I met Chris Ann Nelson the first summer we owned our condo on Mackinac – before I knew a soul there and before Bree’s Blog (which I started the next summer) was even a thought in my mind. I walked into Sutler’s Store at Fort Mackinac looking for bed linens for our master bedroom. I didn’t have a clue where to go back then to find things like that off the Island, and I’d heard the fort store had a pretty good variety of spreads and quilts. I found the perfect queen-size coverlet and pillow shams, but needed another coverlet in a twin to bring home with me to Georgia to have a window treatment made that would match. When I approached the lady behind the check-out computer, she looked up with a dazzling smile and said, “Hello! How may I help you today?” I’m smiling as I write that because I really don’t remember what her words were. But I sure remember the smile.

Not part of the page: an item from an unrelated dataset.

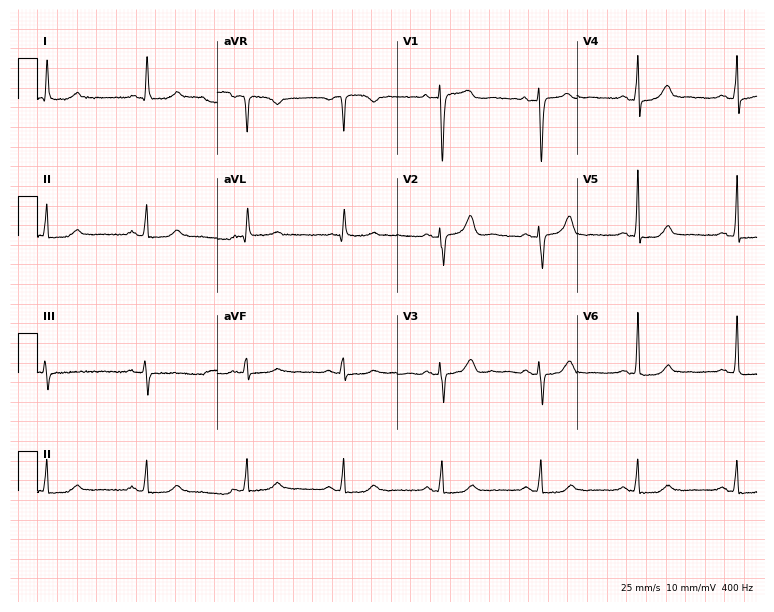
ECG (7.3-second recording at 400 Hz) — a 64-year-old woman. Screened for six findings — first-degree AV block, right bundle branch block, left bundle branch block, sinus bradycardia, atrial fibrillation, sinus tachycardia — none is recorded.
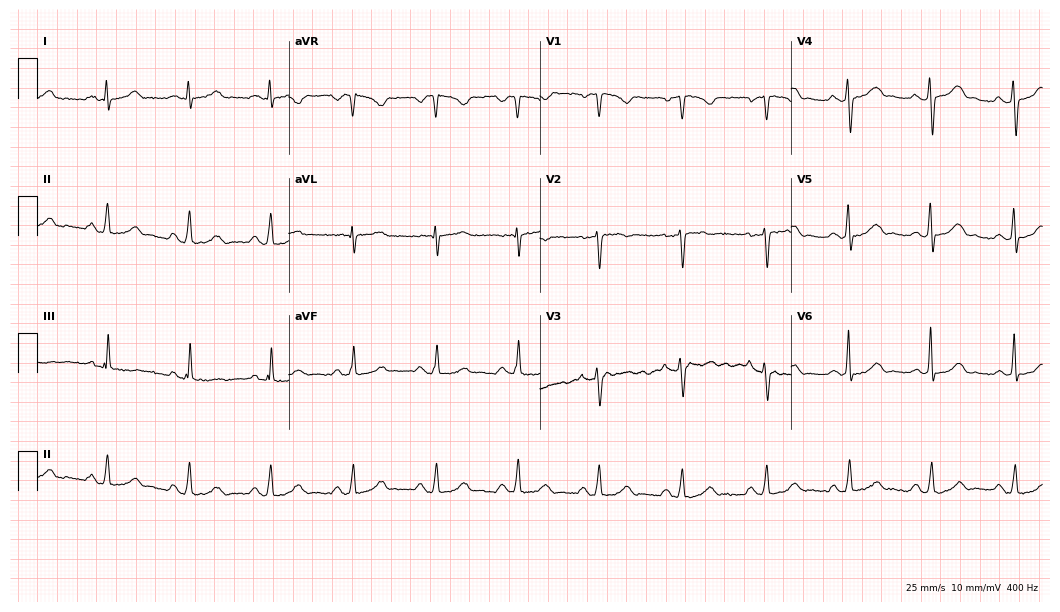
Standard 12-lead ECG recorded from a female patient, 35 years old. Read as a normal ECG.

I told her my dilemma, and she spent a few minutes phoning the store at Fort Michilimackinac in Mackinaw City. They were busy and would have to call back. I gave this kind lady my cellphone number, and she promised to call as soon as she knew something – which she did that afternoon. I saw her often that summer because I was in and out of Sutler’s on several occasions, and we always chatted like old friends. Me – being me – told her my whole life’s story, and she shared with me about her wonderful, huge family and her love of Mackinac Island.
Fast forward to the next spring – May, 2009 – I began Bree’s Blog. On May 11 (two or three days after the first post) I received a comment from a Chris Ann Nelson saying that she would be following our journey back north, and I replied my “thanks” to her. Then she commented, “I am anxious to follow you on your island journey. My husband and I have traveled to the straits for over 50 years, and in 1970, when we married, we chose Mackinac as our ‘short’ honeymoon. We found our home in Mackinaw City in 2004, while making our annual anniversary trip to the Island. We live in Pine Island Florida part of the year, but Mackinaw is our HOME. We always thought that we would retire to Mackinac Island, but when this place became available we jumped on it. We went to the island yesterday for Mothers Day, and I often work at the fort there for the park service. More later – we are shopping in Petoskey right now.”
Well, THAT story certainly sounded familiar! I quickly wrote back, “Are you the Chris Ann who works at Sutler’s and helped this Georgia girl out last summer?” And she was – one and the same.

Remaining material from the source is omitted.